Top of Data extract
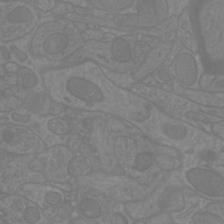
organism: Mouse
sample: Cortical neurons
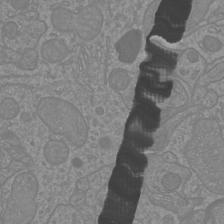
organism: Mouse
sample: Cortical neurons
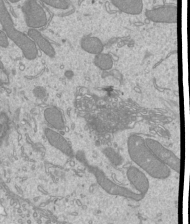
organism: Mouse
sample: Cilia; mouse epididymis
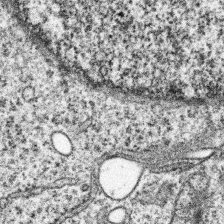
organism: Human
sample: HeLa cells
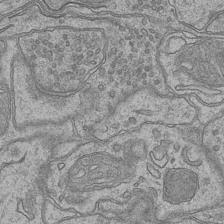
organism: Mouse
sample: CA1 Hippocampus
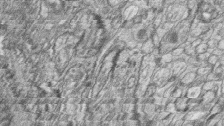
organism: Zebrafish
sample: synaptic ribbons in rod cells and cone cells
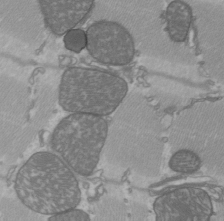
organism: C57BL Mouse
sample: Heart
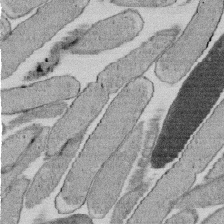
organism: E. coli
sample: Bacterial nucleoid
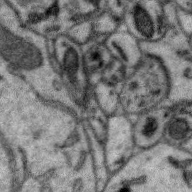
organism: Zebra finch
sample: Brain
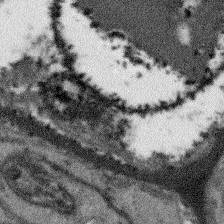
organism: Arabidopsis thaliana
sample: Root tip
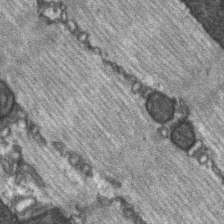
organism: C57BL Mouse
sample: Soleus
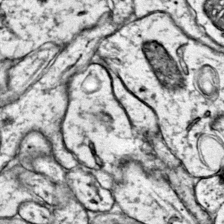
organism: Mouse
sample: Primary visual cortex
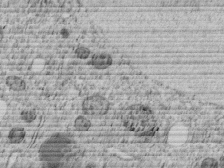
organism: C. elegans
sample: C. elegans embryo early stage
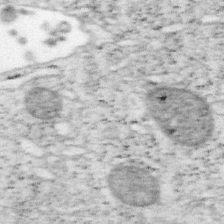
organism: Mouse
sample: OT-I killer T cells with ID8 ovarian cancer cells
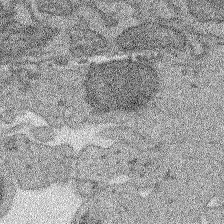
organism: Human
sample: HeLa cells
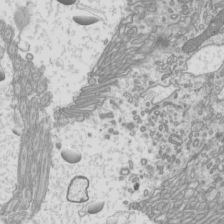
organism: Mouse
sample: Cilia; mouse epididymis
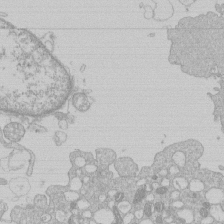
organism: Human
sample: Macrophage cells
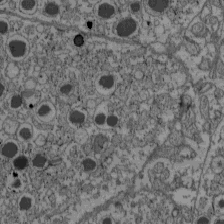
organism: C57BL Mouse
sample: Pancreatic islet
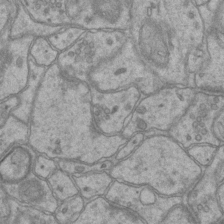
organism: Mouse
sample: CA1 Hippocampus
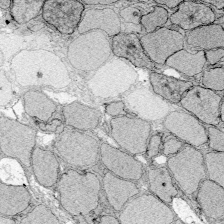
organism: Zebrafish
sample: Whole-Brain
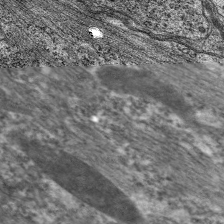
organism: C. elegans
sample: Pharynx
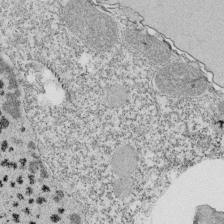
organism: Tetrahymena
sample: Cilia in tetrahymena
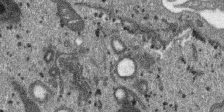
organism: Human
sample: Lung epithelial cells infected with SARS-CoV-2
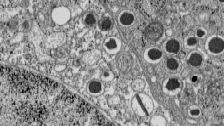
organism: C57BL Mouse
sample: Pancreatic islet
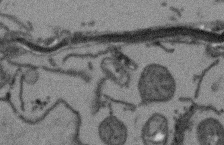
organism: Arabidopsis thaliana
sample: Root tip
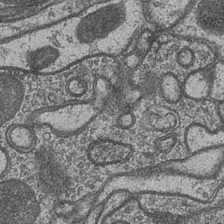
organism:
Bottom of Data extract
:: Required action ::
Please set down the lines above word for word and leave out the pictures.

:: Response for this exercise ::
organism: Mouse
sample: Cortical neurons
organism: Mouse
sample: Cortical neurons
organism: Mouse
sample: Cilia; mouse epididymis
organism: Human
sample: HeLa cells
organism: Mouse
sample: CA1 Hippocampus
organism: Zebrafish
sample: synaptic ribbons in rod cells and cone cells
organism: C57BL Mouse
sample: Heart
organism: E. coli
sample: Bacterial nucleoid
organism: Zebra finch
sample: Brain
organism: Arabidopsis thaliana
sample: Root tip
organism: C57BL Mouse
sample: Soleus
organism: Mouse
sample: Primary visual cortex
organism: C. elegans
sample: C. elegans embryo early stage
organism: Mouse
sample: OT-I killer T cells with ID8 ovarian cancer cells
organism: Human
sample: HeLa cells
organism: Mouse
sample: Cilia; mouse epididymis
organism: Human
sample: Macrophage cells
organism: C57BL Mouse
sample: Pancreatic islet
organism: Mouse
sample: CA1 Hippocampus
organism: Zebrafish
sample: Whole-Brain
organism: C. elegans
sample: Pharynx
organism: Tetrahymena
sample: Cilia in tetrahymena
organism: Human
sample: Lung epithelial cells infected with SARS-CoV-2
organism: C57BL Mouse
sample: Pancreatic islet
organism: Arabidopsis thaliana
sample: Root tip
organism:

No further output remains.